Reverting and accepting changes

@Mmd: It would have been nice if the page says it is automatically generated and how to contribute. Zstadler (talk) 12:48, 17 October 2017 (UTC)

Sure: It really only affects the part you were editing, namely chapters 8 + 9. All other chapters don't include automatically generated parts. As an example, please see . I don't know exactly which script is used by Roland, best is to ask him. Mmd (talk) 12:58, 17 October 2017 (UTC)
I would be happy to send a pull request and discuss on GitHub the issues you found. Zstadler (talk) 14:04, 17 October 2017 (UTC)
Ok, great. In any case, I would highly recommend to get in touch with Roland via email and check what his plans are regarding this "in code" documentation, e.g. if/when/how changes you propose via Pull Request will be re-published on the Wiki page. Mmd (talk) 16:48, 17 October 2017 (UTC)

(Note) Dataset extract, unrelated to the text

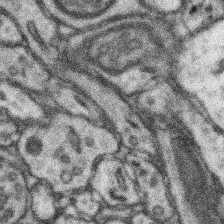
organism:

I'm not that strict on changes. I do understand what Mmd says and agree with the objectives. It is probably a less-than-optimal idea to change documentation without changing to code because the code may have error messages relying on the notions in documentation. Or the notion may have already been used elsewhere in the wiki.

However, I will not steamroll the content of this page (not even chapter 8 + 9). When there is time for the next release then I will do a diff on the content to the content copied from the source code and merge back to the source code the changes I have found.

In the given case, I suggest to

  • leave a comment in the wiki: "Suggestion: rename the aggregator union to unique"
  • write a hint in the clear text like "not to be confused with the statement union"

Thank you for the suggested change, it is by the way a good idea. -- drolbr

Regular expression dialect

There are several different regular expression dialects. It would be nice to have a link to the syntax of the regular expression package used by Overpass. Zstadler (talk) 12:07, 20 October 2017 (UTC)

Currently, POSIX extended regular expressions are being used by default, see Mmd (talk) 12:15, 20 October 2017 (UTC)
Thanks! It seems like POSIX extended regular expressions would not allow the use of Unicode hex values instead of the characters themselves... Zstadler (talk) 14:03, 20 October 2017 (UTC)
Right, there's an open issue for this: Mmd (talk) 14:17, 20 October 2017 (UTC)